Problem Description:
The aim of linear regression homework is to establish a relationship between temperature and various meteorological variables in order to predict the temperature for the year 2022 using linear regression. We focus on London's climate, characterized by mild winters and temperate summers with average daytime temperatures ranging from 5.5°C in January to 18°C in July. We have 60 days' worth of weather data from 2021 and will utilize linear regression to estimate the temperature for 2022.
Solution
df1=read.csv("2021 Weather.csv",header=T)
dim(df1)
## [1] 60 6
Temperature | Humidity | Wind | Pressure |
---|---|---|---|
Min. :12.00 | Min. :52.00 | Min. : 4.400 | Min. :29.80 |
1st Qu.:14.00 | 1st Qu.:66.10 | 1st Qu.: 6.350 | 1st Qu.:29.98 |
Median :15.80 | Median :71.70 | Median : 7.750 | Median :30.05 |
Mean :16.30 | Mean :72.78 | Mean : 8.210 | Mean :30.04 |
3rd Qu.:18.05 | 3rd Qu.:80.97 | 3rd Qu.: 9.425 | 3rd Qu.:30.10 |
Max. :22.70 | Max. :93.90 | Max. :16.000 | Max. :30.30 |
Location
Length: 60
Class: character
Mode: character
hist(df1$Temperature)
hist(log(df1$Temperature))
As we can see the histogram of the temperature is not bell shaped i.e. does not follow the normal distribution we decided to use the log transformation which fitted the normal assumption well.We also performed a Shapiro test which has ascertained the normality of the data at 0.01 significance level.

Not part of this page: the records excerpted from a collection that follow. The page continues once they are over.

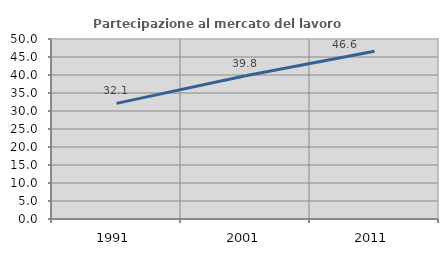
| Category | Partecipazione al mercato del lavoro  femminile |
|---|---|
| 1991.0 | 32.12 |
| 2001.0 | 39.791 |
| 2011.0 | 46.601 |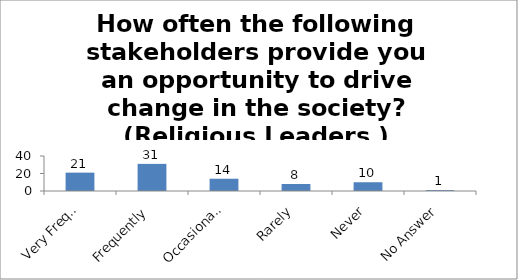
| Category | How often the following stakeholders provide you an opportunity to drive change in the society? (Religious Leaders ) |
|---|---|
| Very Frequently | 21 |
| Frequently | 31 |
| Occasionally | 14 |
| Rarely | 8 |
| Never | 10 |
| No Answer | 1 |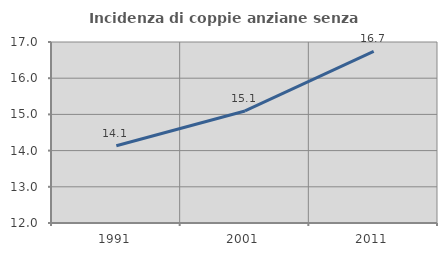
| Category | Incidenza di coppie anziane senza figli  |
|---|---|
| 1991.0 | 14.134 |
| 2001.0 | 15.094 |
| 2011.0 | 16.739 |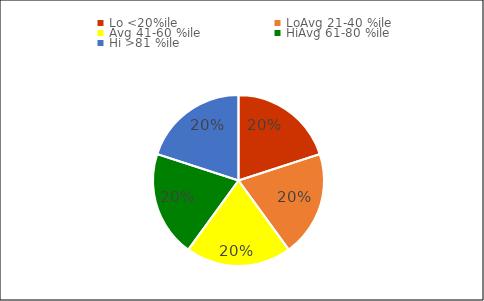
| Category | Percentage per quintile |
|---|---|
| Lo <20%ile | 0.2 |
| LoAvg 21-40 %ile | 0.2 |
| Avg 41-60 %ile | 0.2 |
| HiAvg 61-80 %ile | 0.2 |
| Hi >81 %ile  | 0.2 |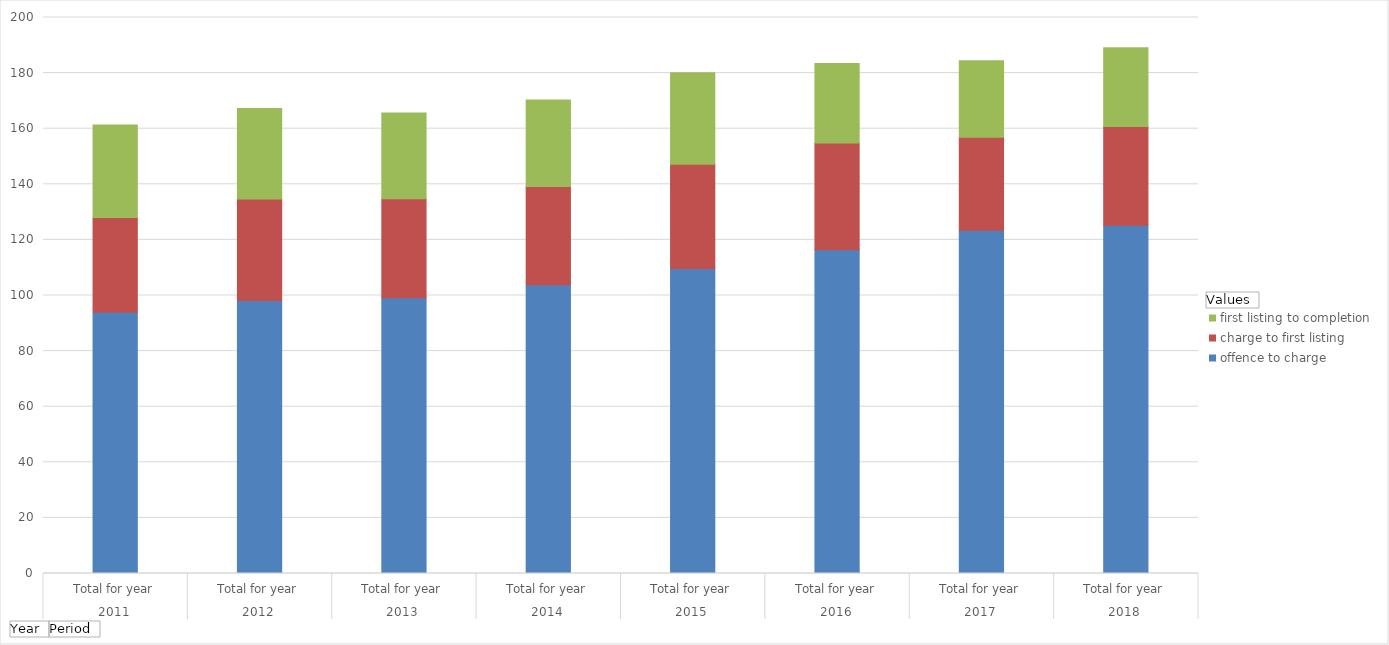
| Category | offence to charge | charge to first listing | first listing to completion |
|---|---|---|---|
| 0 | 93.969 | 34.092 | 33.311 |
| 1 | 98.213 | 36.525 | 32.549 |
| 2 | 99.148 | 35.617 | 30.881 |
| 3 | 103.894 | 35.334 | 31.063 |
| 4 | 109.696 | 37.507 | 32.911 |
| 5 | 116.474 | 38.395 | 28.608 |
| 6 | 123.449 | 33.502 | 27.453 |
| 7 | 125.267 | 35.541 | 28.335 |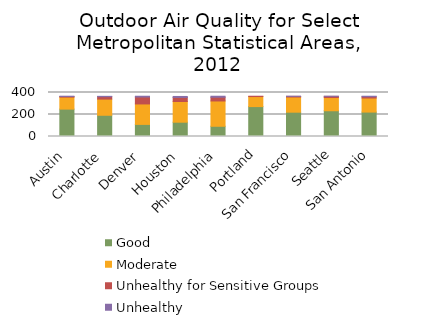
| Category | Good | Moderate | Unhealthy for Sensitive Groups | Unhealthy   |
|---|---|---|---|---|
| Austin | 249 | 109 | 6 | 2 |
| Charlotte | 193 | 147 | 22 | 3 |
| Denver | 110 | 186 | 63 | 7 |
| Houston | 130 | 188 | 37 | 9 |
| Philadelphia | 93 | 230 | 34 | 9 |
| Portland | 272 | 91 | 3 | 0 |
| San Francisco | 221 | 138 | 6 | 1 |
| Seattle | 234 | 120 | 11 | 1 |
| San Antonio | 222 | 128 | 12 | 4 |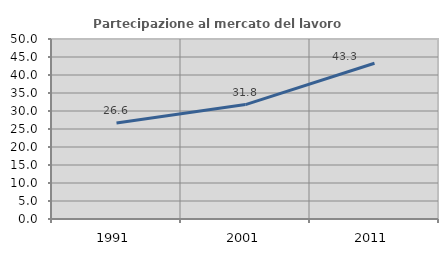
| Category | Partecipazione al mercato del lavoro  femminile |
|---|---|
| 1991.0 | 26.645 |
| 2001.0 | 31.777 |
| 2011.0 | 43.268 |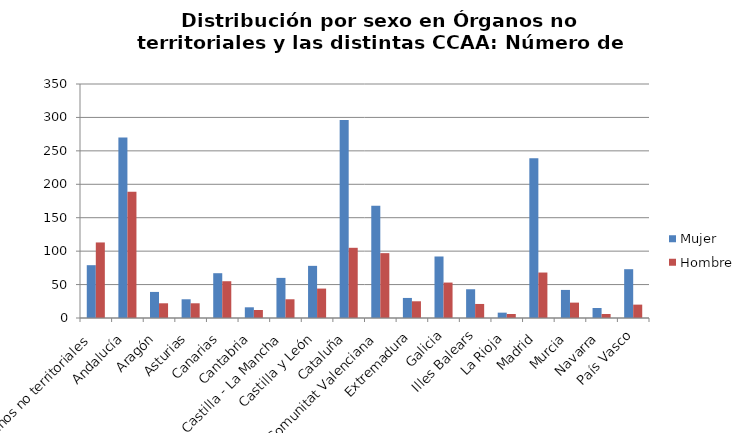
| Category | Mujer | Hombre |
|---|---|---|
| Órganos no territoriales | 79 | 113 |
| Andalucía | 270 | 189 |
| Aragón | 39 | 22 |
| Asturias | 28 | 22 |
| Canarias | 67 | 55 |
| Cantabria | 16 | 12 |
| Castilla - La Mancha | 60 | 28 |
| Castilla y León | 78 | 44 |
| Cataluña | 296 | 105 |
| Comunitat Valenciana | 168 | 97 |
| Extremadura | 30 | 25 |
| Galicia | 92 | 53 |
| Illes Balears | 43 | 21 |
| La Rioja | 8 | 6 |
| Madrid | 239 | 68 |
| Murcia | 42 | 23 |
| Navarra | 15 | 6 |
| País Vasco | 73 | 20 |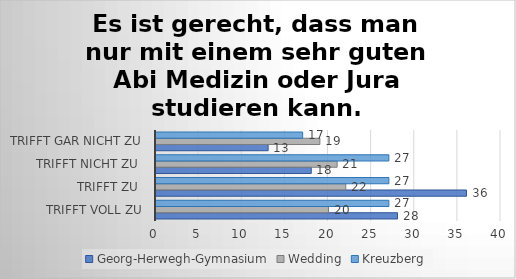
| Category | Georg-Herwegh-Gymnasium | Wedding | Kreuzberg |
|---|---|---|---|
| trifft voll zu | 28 | 20 | 27 |
| trifft zu  | 36 | 22 | 27 |
| trifft nicht zu  | 18 | 21 | 27 |
| trifft gar nicht zu | 13 | 19 | 17 |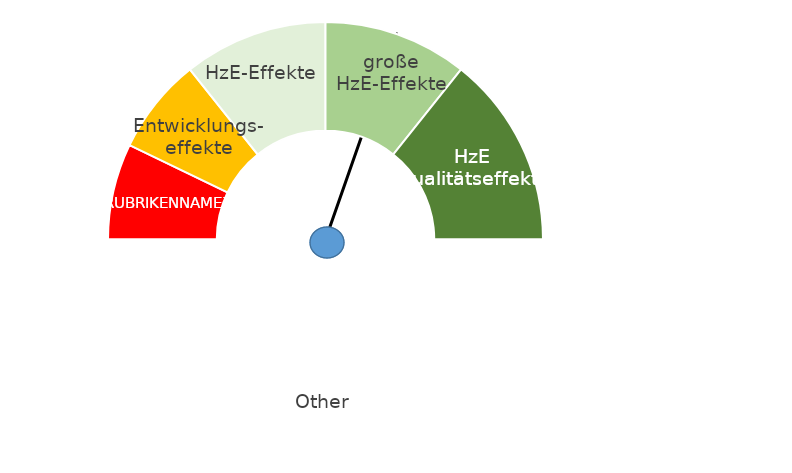
| Category | Series 0 |
|---|---|
| nan | 1.214 |
| 0.65 | 0 |
| nan | 0.786 |
| nan | 2 |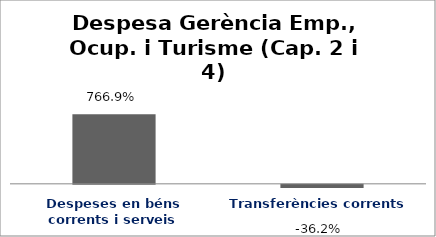
| Category | Series 0 |
|---|---|
| Despeses en béns corrents i serveis | 7.669 |
| Transferències corrents | -0.362 |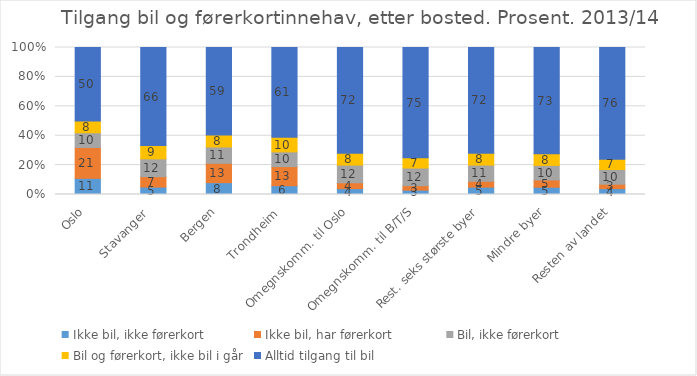
| Category | Ikke bil, ikke førerkort | Ikke bil, har førerkort | Bil, ikke førerkort | Bil og førerkort, ikke bil i går | Alltid tilgang til bil |
|---|---|---|---|---|---|
| Oslo | 11 | 21 | 10 | 8 | 50 |
| Stavanger  | 5 | 7 | 12 | 9 | 66 |
| Bergen | 8 | 13 | 11 | 8 | 59 |
| Trondheim  | 6 | 13 | 10 | 10 | 61 |
| Omegnskomm. til Oslo | 4 | 4 | 12 | 8 | 72 |
| Omegnskomm. til B/T/S | 3 | 3 | 12 | 7 | 75 |
| Rest. seks største byer | 5 | 4 | 11 | 8 | 72 |
| Mindre byer | 5 | 5 | 10 | 8 | 73 |
| Resten av landet | 4 | 3 | 10 | 7 | 76 |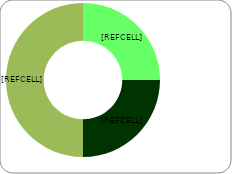
| Category | Series 0 |
|---|---|
| 0 | 0.5 |
| 1 | 0.5 |
| 2 | 1 |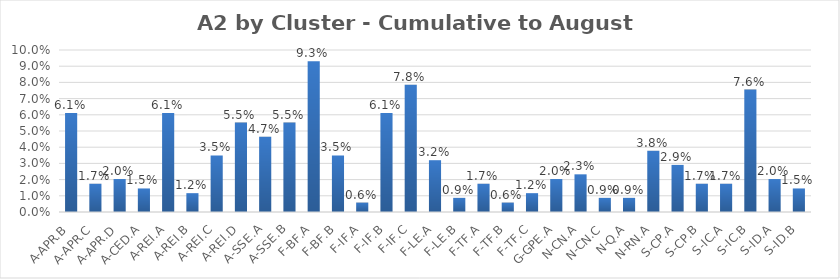
| Category | Series 0 |
|---|---|
| A-APR.B | 0.061 |
| A-APR.C | 0.017 |
| A-APR.D | 0.02 |
| A-CED.A | 0.015 |
| A-REI.A | 0.061 |
| A-REI.B | 0.012 |
| A-REI.C | 0.035 |
| A-REI.D | 0.055 |
| A-SSE.A | 0.047 |
| A-SSE.B | 0.055 |
| F-BF.A | 0.093 |
| F-BF.B | 0.035 |
| F-IF.A | 0.006 |
| F-IF.B | 0.061 |
| F-IF.C | 0.078 |
| F-LE.A | 0.032 |
| F-LE.B | 0.009 |
| F-TF.A | 0.017 |
| F-TF.B | 0.006 |
| F-TF.C | 0.012 |
| G-GPE.A | 0.02 |
| N-CN.A | 0.023 |
| N-CN.C | 0.009 |
| N-Q.A | 0.009 |
| N-RN.A | 0.038 |
| S-CP.A | 0.029 |
| S-CP.B | 0.017 |
| S-IC.A | 0.017 |
| S-IC.B | 0.076 |
| S-ID.A | 0.02 |
| S-ID.B | 0.015 |

df1$logt=log(df1$Temperature)
##
## Shapiro-Wilk normality test
##
## data: df1$logt
## W = 0.95953, p-value = 0.04462
lm1=lm(logt~Day+Humidity+Wind+Pressure+Location,data=df1)
summary(lm1)
##
## Call:
## lm(formula = logt ~ Day + Humidity + Wind + Pressure + Location,
## data = df1)
##
## Residuals:
## Min 1Q Median 3Q Max
## -0.246550 -0.082393 -0.008758 0.094237 0.216646
##
## Coefficients:
## Estimate Std. Error t value Pr(>|t|)
## (Intercept) 6.9119735 4.3751610 1.580 0.11999
## Day -0.0020374 0.0020181 -1.010 0.31720
## Humidity -0.0052711 0.0018391 -2.866 0.00591 **
## Wind -0.0002759 0.0068214 -0.040 0.96788
## Pressure -0.1266854 0.1432891 -0.884 0.38055
## LocationLondon 0.1800490 0.0324158 5.554 8.74e-07 ***
## ---
## Signif. codes: 0 '***' 0.001 '**' 0.01 '*' 0.05 '.' 0.1 ' ' 1
##
## Residual standard error: 0.1172 on 54 degrees of freedom
## Multiple R-squared: 0.5191, Adjusted R-squared: 0.4746
## F-statistic: 11.66 on 5 and 54 DF, p-value: 1.152e-07
par(mfrow=c(2,2))
plot(lm1)
Next we fitted a regression model with log of the temperature of the outcome and all the variables as independent variables as the number of variables are less we haven’t used any variable selection technique. Day of the month and location has been shown as statistically significant variable in the linear regression model. In order to check the functioning of the regression we have plotted the diagnostics of the plot. The regression diagnostics plot fares well with the regression assumption of normality, independence and equal variance.
dft=read.csv("2022 Weather.csv")
temp=dft[,2]
dft=dft[,-2]
pred=predict(lm1,newdata=dft)
ptemp=exp(pred)
mse=mean((temp-ptemp)^2)
mse
## [1] 3.9688
At last, we have predicted the temperature of 2022 using same regression model and used MSE as the measure of performance, as we can see that the MSE is very low, we are pretty much satisfied with the performance of the model.